Enhancing the efficiency of quantum annealing via reinforcement: A path-integral Monte Carlo simulation of the quantum reinforcement algorithm
This work addresses the challenge of enhancing quantum annealing for constraint satisfaction problems, but it is incremental as it builds on existing methods with limited problem sizes.
The paper tackled the problem of improving quantum annealing efficiency by introducing a quantum reinforcement algorithm, which increased the success probability of finding solutions to XORSAT problems near the phase transition, with results suggesting significant enhancement in small-scale simulations.

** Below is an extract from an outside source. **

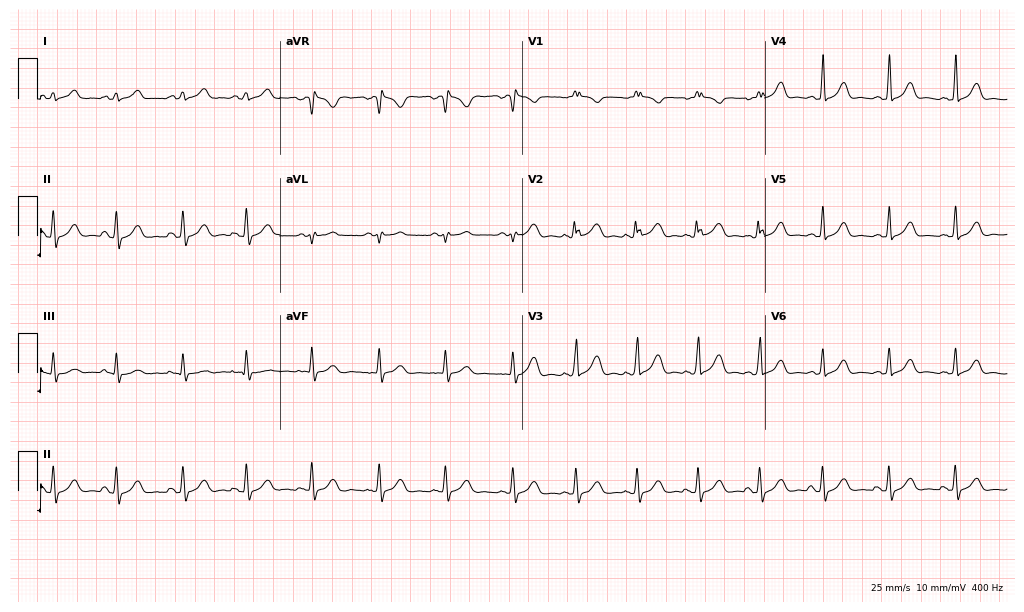
12-lead ECG from a 26-year-old female (9.9-second recording at 400 Hz). Recorded interpretation: within normal limits.

The standard quantum annealing algorithm tries to approach the ground state of a classical system by slowly decreasing the hopping rates of a quantum random walk in the configuration space of the problem, where the on-site energies are provided by the classical energy function. In a quantum reinforcement algorithm, the annealing works instead by increasing gradually the strength of the on-site energies according to the probability of finding the walker on each site of the configuration space. Here, by using the path-integral Monte Carlo simulations of the quantum algorithms, we show that annealing via reinforcement can significantly enhance the success probability of the quantum walker. More precisely, we implement a local version of the quantum reinforcement algorithm, where the system wave function is replaced by an approximate wave function using the local expectation values of the system. We use this algorithm to find solutions to a prototypical constraint satisfaction problem (XORSAT) close to the satisfiability to unsatisfiability phase transition. The study is limited to small problem sizes (a few hundreds of variables), nevertheless, the numerical results suggest that quantum reinforcement may provide a useful strategy to deal with other computationally hard problems and larger problem sizes even as a classical optimization algorithm.